Hearing: October 9, 2001 Judgment: June 21, 2002
- Full case name: Her Majesty The Queen v. James Handy
- Citations: [2002] 2 S.C.R. 908, 2002 SCC 56

Court membership
- Chief Justice: Beverley McLachlin Puisne Justices: Claire L'Heureux-Dubé, Charles Gonthier, Frank Iacobucci, John C. Major, Michel Bastarache, Ian Binnie, Louise Arbour, Louis LeBel

Reasons given
- Unanimous reasons by: Binnie J.

= R v Handy =

R v Handy, [2002] 2 S.C.R. 908, 2002 SCC 56, is the leading Supreme Court of Canada decision on similar fact evidence. The Court proposed what is known as the Handy test for determining whether past occurrences that resemble the crime can be admitted as evidence.

==Background==
The complainant went out drinking with her friends and met James Handy whom she had known for several months. They went home together and what began as consensual sex became violent.

Handy was charged with sexual assault causing bodily harm. The Crown tried to introduce evidence of Handy's history with his ex-wife which involved seven past sexual assaults on her. The trial judge allowed it.

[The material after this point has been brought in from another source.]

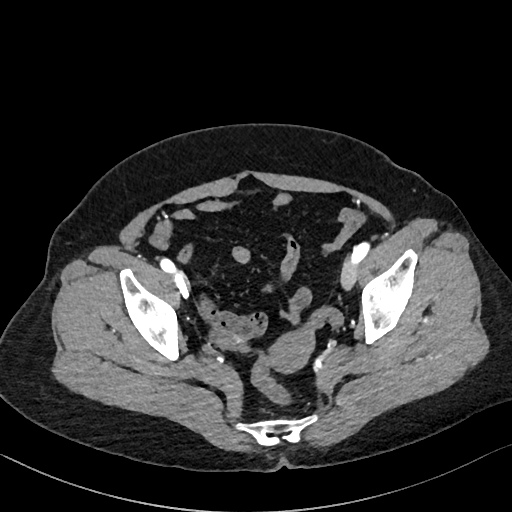
CT abdomen · axial view · acquired on SOMATOM Force · scan has 15 labeled organs (that count is for the whole scan; organs this slice misses have no box)
Organ boxes in pixel coordinates; each row gives the top-left (x1, y1) and bottom-right (x2, y2) corners.
| organ | x1 | y1 | x2 | y2 |
|---|---|---|---|---|
| prostate/uterus | 270 | 331 | 313 | 371 |

The issue before the Supreme Court was whether Handy's history of violence with his ex-wife was admissible as evidence.

==Ruling of the Court==
Justice Binnie, writing for the Court, used this case to restate the approach to similar fact evidence. He stated that a "principled approach" must be used where the probative value must be weighed against the prejudicial effect.

When examining probative value several factors must be considered. First, the court must examine the strength of the evidence in showing that the past events actually occurred. The credibility of the witness must be considered and if there is any motive to lie must have an effect.

Second, the court must consider whether there was any potential collusion between the witness and the claimant. If there was merely an opportunity to collude then the question is left to the jury, otherwise if there is "some evidence of collusion" then the onus is on the Crown to show on the balance of probabilities that no collusion occurred.

Third, the court must consider the scope of the issue in question. If it is a very broad issue, then the threshold for probative value will be very high. If it concerns a material issue in the trial, then it should be looked upon favourably.

Fourth, the court must consider whether the evidence supports the inference that the Crown is attempting to draw. This involves examining the similarities between the events. Factors include:
- the proximity in time between the events
- the extent to which the other events are factually similar
- the number of occurrences of the similar events
- the circumstances surrounding the events
- the distinctiveness of the events
- the existence of any intervening events

Next Binnie considered what prejudicial effects should be considered. He divided it into moral prejudice and reasoning prejudice. Moral prejudice includes evidence that will cause the jury to think that the accused is a bad person. This is particularly where the past events were acts that were more reprehensible than the current facts. The reasoning prejudice includes evidence that presents a risk of distraction, confusion, and evidence that will consume too much time.

Using this test Binnie found that the evidence put forward by the Crown was inadmissible.